The Page Boy

Hope in Shadows: Stories and Photographs of Vancouver’s Downtown EastsideBrad Cran and Gillian Jerome
Arsenal Pulp Press/Pivot Legal Society
$19.95
The Downtown Eastside neighborhood may be impoverished, but it has an ongoing and growing sense of community documented in Hope in Shadow. For the past five years, Pivot Legal Society has sponsored its Hope in Shadows photography contest, providing residents with 200 disposable cameras with which to document their often-difficult lives. Each year, the winning photographs are made into calendars to be sold to raise funds. For this volume, Brad Cran, poet, essayist, and photographer, and Gillian Jerome, poet and instructor at the University of British Columbia, sifted through tens of thousands of archived images, and tracked down the photographers to obtain their stories. The stories are sometimes uplifting, sometimes difficult to bear, but they document a people who have a place in life worth fighting for, and who, despite the efforts of others to “reclaim” their neighborhood, with the assistance of groups like the Pivot Legal Society and their own determination, are finding the means to hold their ground.

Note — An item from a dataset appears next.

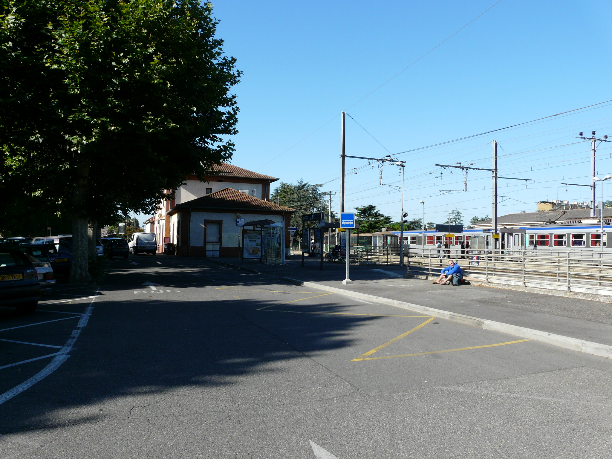 Gare de Muret (Haute-Garonne, France).

Natural Garden Style: Gardening Inspired by Nature
Noël Kingsbury; Photography Nicola Browne
Merrell
$49.95
Of course, when deciding one wants a “natural” garden, one first must decide what one means by that protean and rather slippery term, “natural.” As author Kingsbury wisely points out, “No garden is ever really ‘natural.’ Leave a garden to the forces of nature, and the result will nearly always be a tangled mess of vegetation….” As he goes on to remind, much of what we call nature is not natural either, but is the result of “centuries or millennia of human intervention,” i.e., meadows full of wildflowers that are the result of mowing or grazing. That understood, author and photographer take the reader through numerous ways to work with the landscape one has—fertile, barren, rooftop, wooded, shady, sunny, shoreline, or prairie—and how to accommodate your gardening to it. One easily can become lost in the lush photographs, creating one’s very own garden of the mind, while ensconced in your 900-square-foot domain. Check Merrell’s many other fine garden books.

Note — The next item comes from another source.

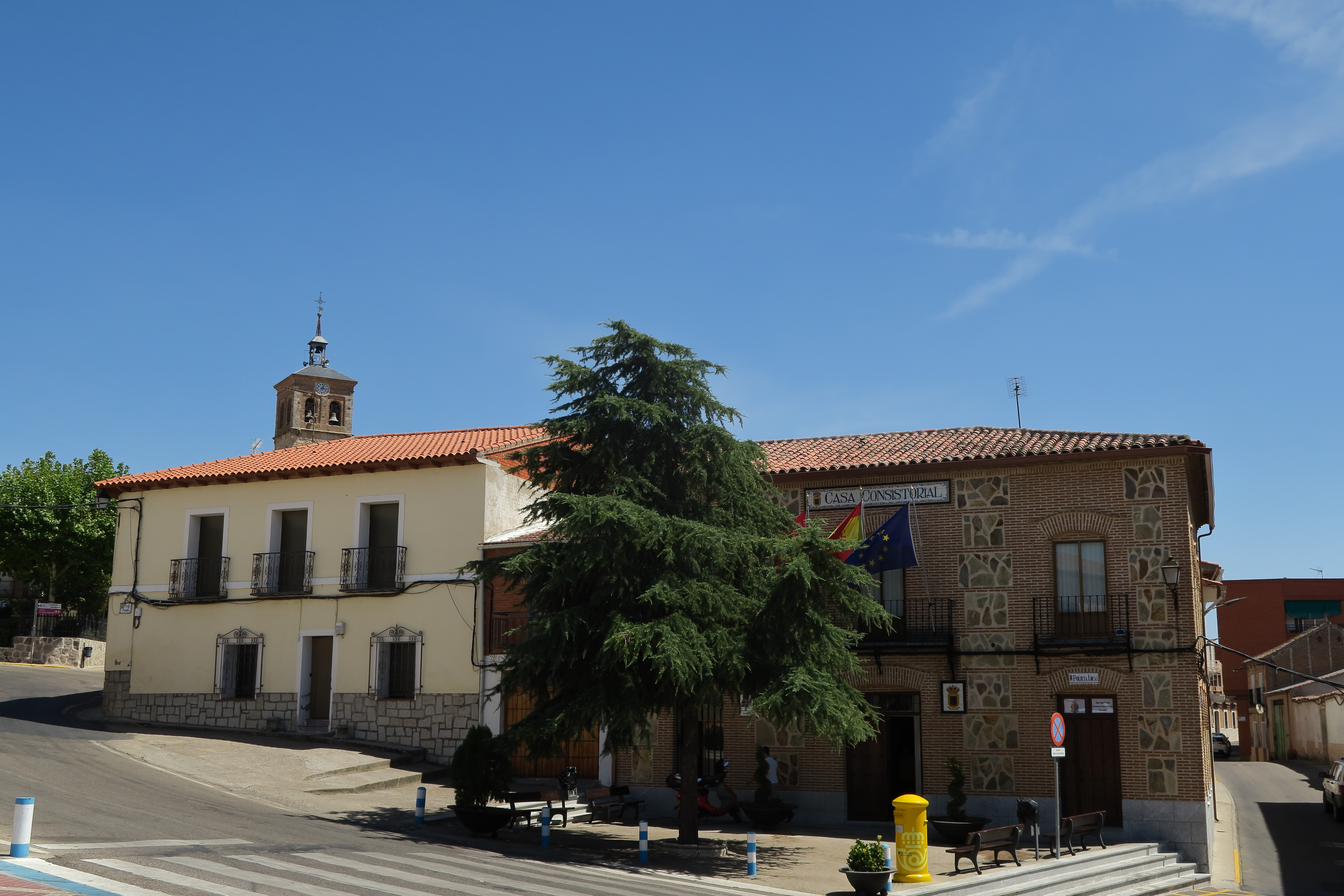 Novés, Casa Constistorial, plaza España

Ready or Not…They’re Gay: Stories from a Midwestern Family
Paul & Hjordy Wagner
Synergy Books
$14.95
Minnesota born and raised, Paul and Hjordy Wagner met on Valentine’s Day 1970. They went on to have two sons, Brad, in 1971, and Andrew, in 1976. Another memorable date was October 29, 1996, when Brad announced he was gay. The book stems from this announcement, and Andrew’s later revelation that he, too, was gay. In “Memories from Mom” and “Reflections from Dad,” the authors recount their personal feelings and reactions to the boys’ news, while “Brad, Andrew and Grandma Say a Few Words” offers more facets of this family drama. Throughout the book are thoughts and support the Wagners give to other families whose children will have their own “October 29,” and who, even like the authors—down-to-earth, faith-oriented, and loving—still have adjustments to make in their plans and expectations for their children’s lives. Having many voices speak throughout the book, and keeping a nonjudgmental, open, and loving tone, make this lovely family history accessible to all readers.

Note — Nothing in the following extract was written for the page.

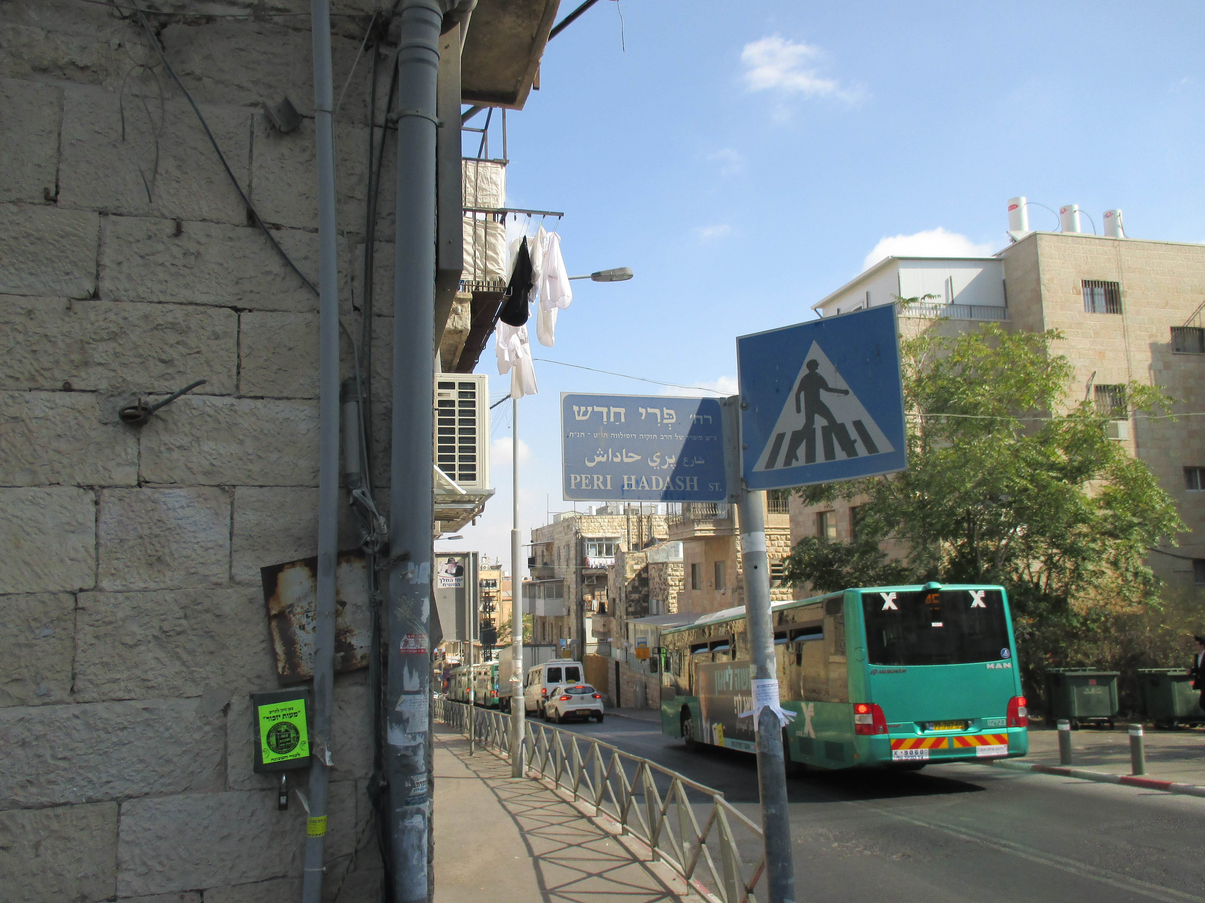 השלט על רחוב פרי חדש בירושלים

Sundowner Ubuntu: A Russell Quant Mystery
Anthony Bidulka
Insomniac Press
$15.95
Can a 20-year-old pain be washed away? Can a terrible wrong be righted, or does vengeance forever rule the human heart? In this fifth book, Quant is hired by a local mom to find her son—a boy she has not seen in two decades, who vanished after a stint in reform school for nearly killing another 16-year-old in a gay bashing. What might be a run-of-the-mill missing-person case leads Quant into a vortex of personal danger, as well as a journey to the veldts and townships of South Africa, pursuing and pursued, even entangled in a near-fling one alcohol-fueled evening with a gorgeous lady wildlife photographer from Atlanta. Bidulka pulls out all the stops to give the reader an exciting ride. Note: In the book, the only murder is instigated by Quant’s own mother. It’s worth the read if you understand and absorb the meaning of “Ubuntu.” Watch for number six, Aloha, Candy Hearts, coming soon.